Below are records with pictures in them. Output exactly the lines from the one with "Erpice tratto da" through the one with "Left Maciej Morawski", both included, and leave every picture out; give only those lines.
***
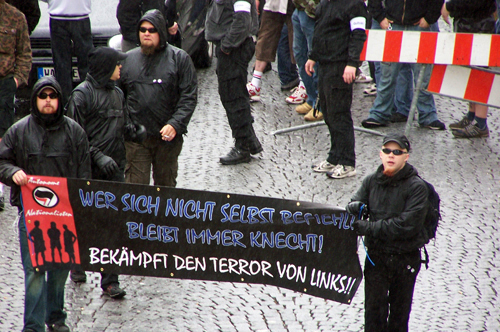 "Automome Nationalisten" aus Südthüringen
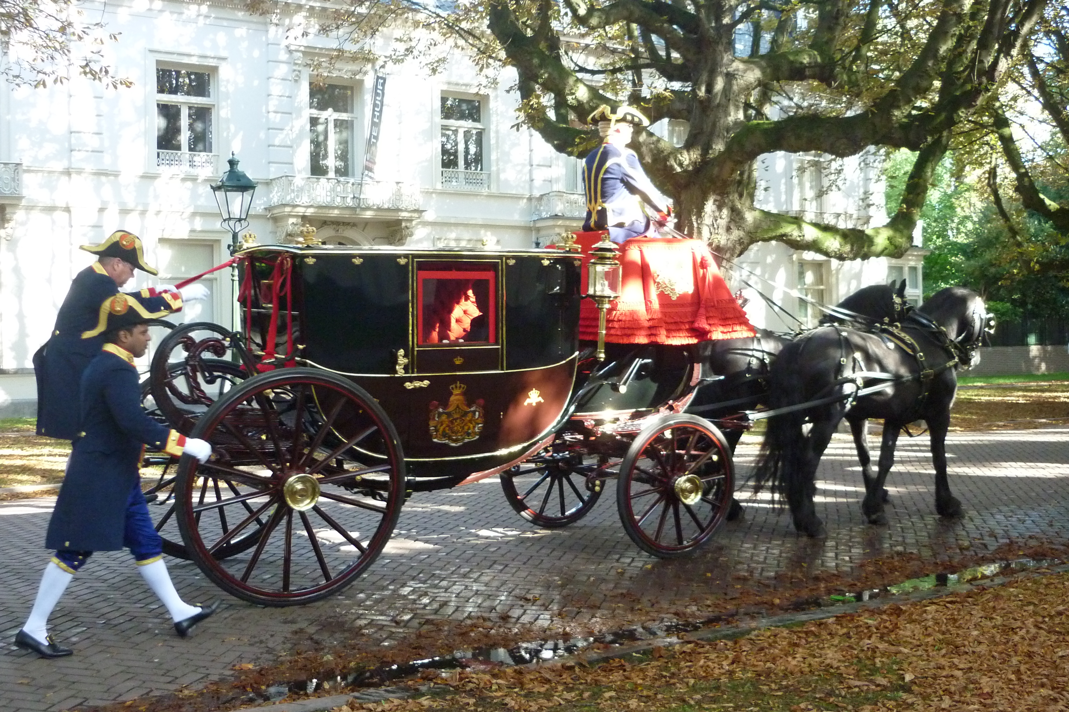 Koets uit de Koninklijke Stallen in Den Haag
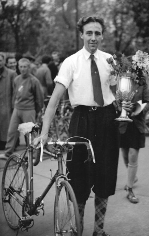 Friedensfahrt, Olsen Illus V Hein-Nb. 22.5.1951 Internationale Friedensfahrt Prag-Warszawa 1951 Das Ziel der Friedensfahrt lag im Polnischen Armeestadion in Warszawa, wo 50.000 Menschen die Friedensfahrer begeistert empfingen. Die Siegerehrung fand in Anwesenheit von Ministerpräsident Joseph Cyrankiewicz auf dem Kreuzplatz statt. UBz: Der Däne Olsen, Sieger in der Einzelwertung. Leihweise Illus Berlin WS
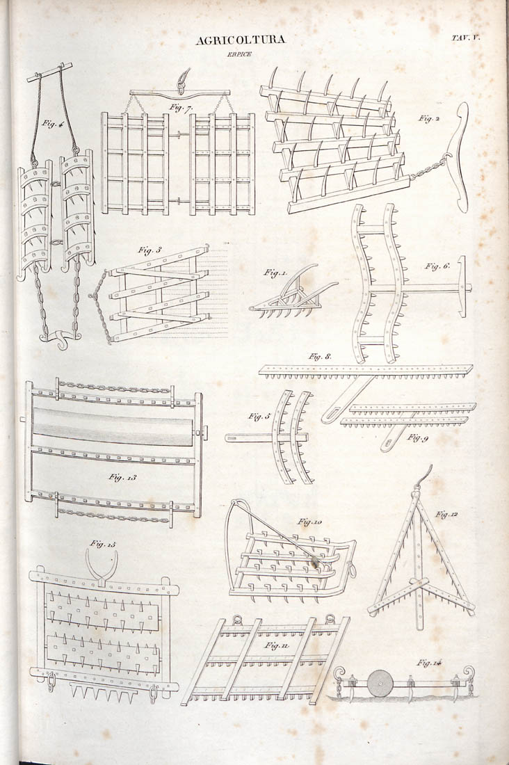 Erpice tratto da Nuova enciclopedia popolare. 13
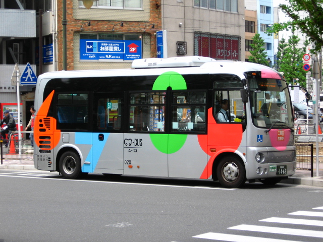 武蔵野市のコミュニティバス「ムーバス」。この車種は三鷹・吉祥寺循環のもの（日野・ポンチョ）
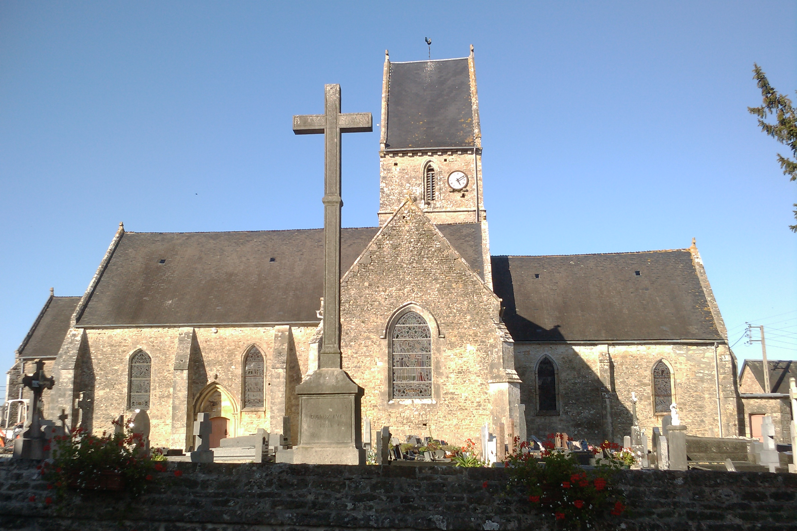 église de Cretteville
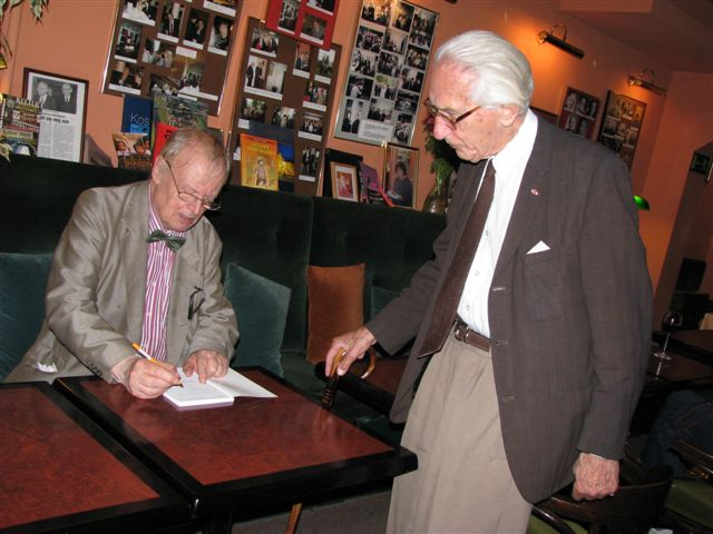 Left Maciej Morawski (b. September 20, 1929 in Poznań, Poland), a Polish journalist (Radio Free Europe) and Zygmunt Skórzyński (b. 1923), a sociologist from Poland.
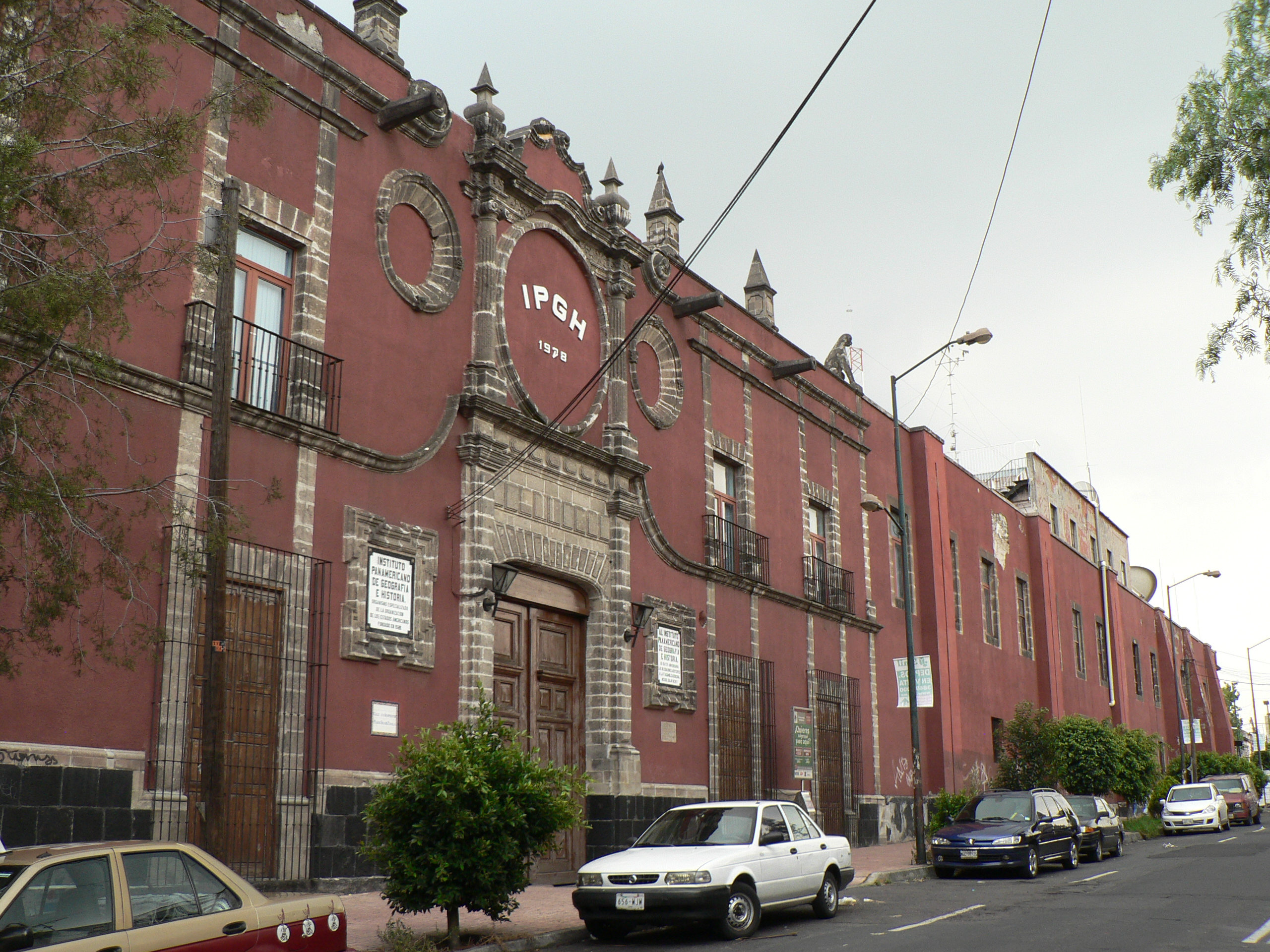 Fué construido en 1737 por orden del Virrey Don Juan Antonio Vizarrón y Eguiarreta, Arzobispo de México y se destinó a albergar al Arzobispado de aquella época.Actualmente es compartido por el servicio meteorologico nacional y el instituto panamericano de geografía e historia
***
# ANSWER SECTION
 Erpice tratto da Nuova enciclopedia popolare. 13
 武蔵野市のコミュニティバス「ムーバス」。この車種は三鷹・吉祥寺循環のもの（日野・ポンチョ）
 église de Cretteville
 Left Maciej Morawski (b. September 20, 1929 in Poznań, Poland), a Polish journalist (Radio Free Europe) and Zygmunt Skórzyński (b. 1923), a sociologist from Poland.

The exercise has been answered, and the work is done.